The male and female mitogenome sequences obtained were annotated with MITOS282. Protein-coding genes (PCG) were also predicted using NCBI′s Open Reading Frame Finder, choosing the invertebrate mitochondrial genetic code and alternative start codons. Candidate transfer RNA (tRNA) genes were also identified using tRNAScan-SE83. The ends of 16S and 12S rRNA genes were assumed to extend to the boundaries of their flanking genes. The complete mitochondrial genomes, with their annotated PCG, tRNAs and rRNAs, were illustrated with GenomeVx online tool84.

The degree of genetic conservation among the M-versus-F genes in each species was assessed using two approaches: (i) pairwise p-distances, and (ii) the rates of synonymous and non-synonymous substitutions, i.e. the number of synonymous substitutions per synonymous sites [Ks] and number of non-synonymous substitutions per non-synonymous sites [Ka], which were calculated in MEGA v752. Since there were various indels present between the individual M- and F-type genes within both species, pairwise deletion was used to account for gaps/missing data-points and codon-alignments were used to facilitate accurate calculations of genetic distances, as well as Ka and Ks values.

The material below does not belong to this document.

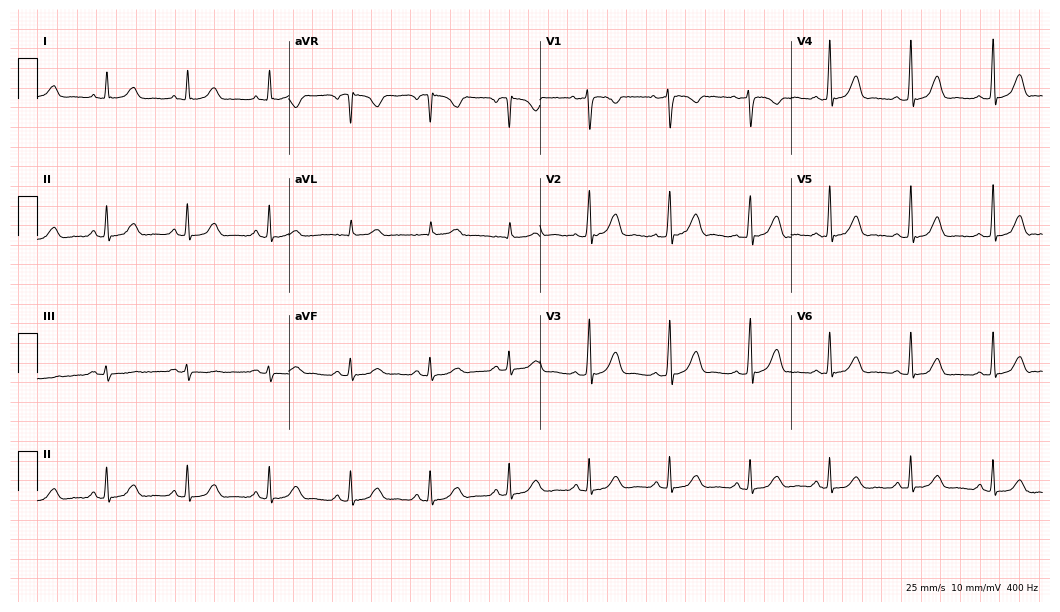
Standard 12-lead ECG recorded from a 43-year-old female (10.2-second recording at 400 Hz). Read as a normal ECG.

Amino acid sequences were determined using EMBOSS Transeq and by assuming an invertebrate mitochondrial code85. Codon-alignments were generated by aligning M and F amino acid sequences for each gene using MUSCLE86 in the online portal found at http://www.ebi.ac.uk/Tools/msa/muscle/84. Using these protein alignments as references, nucleotide sequences for each respective gene were then codon-aligned via PAL2NAL v1487. The exceptionally large indel within the Mcox2 gene was manually excluded from the gene alignments. MEGA was also used to conduct a Z-test of Selection [via the Nei-Gojobori method] for each gene52,88. All plots relating to gene conservation were generated in R version 3.4.1 (R Core Team 2017) using the package ggplot2 v3.2.089.

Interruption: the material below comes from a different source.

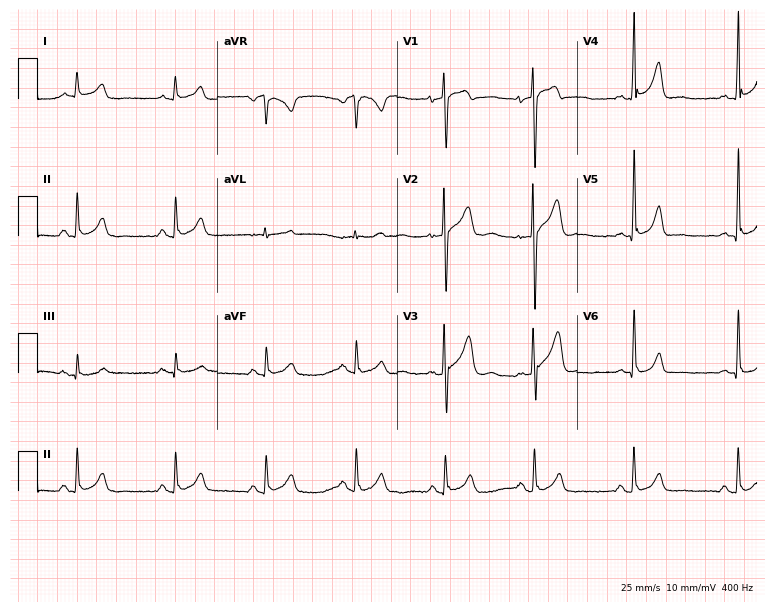
Resting 12-lead electrocardiogram. Patient: a 30-year-old man. None of these six findings is recorded: first-degree AV block, right bundle branch block, left bundle branch block, sinus bradycardia, atrial fibrillation, sinus tachycardia.

For comparative purpose, p-distances of individual genes between F and M mtDNAs were also calculated for three species known for having the greatest F versus M DNA divergences in the families Mytilidae, Veneridae and Unionidae: i.e. the mytilid Modiolus modiolus (GenBank accession: F, KX821782; M, KX821783)53, the venerid Ruditapes philippinarum (GenBank accession: F, AB065375; M, AB065374)17, and the unionid Quadrula quadrula (GenBank accession: F, FJ809750; M, FJ809751)14. These comparisons facilitated a better understanding of the selection pressures acting on the PCGs in these species. Finally, the presence of supernumerary mitochondrial protein-coding genes (and mtORFans) in unassigned regions was examined using ORF Finder (NCBI). We retained only ORFs with a minimal length of 150 bp and localized on the coding strand, as mitochondrial genes are only encoded on one strand in our two species. Transmembrane domains were predicted using the TMHMM server v2.0 (http://www.cbs.dtu.dk/services/TMHMM/). Alignments between predicted ORFs were done with MUSCLE86 and the percentage of identity was visualized with MView90, via the EMBL-EBI online web services85 keeping default parameters.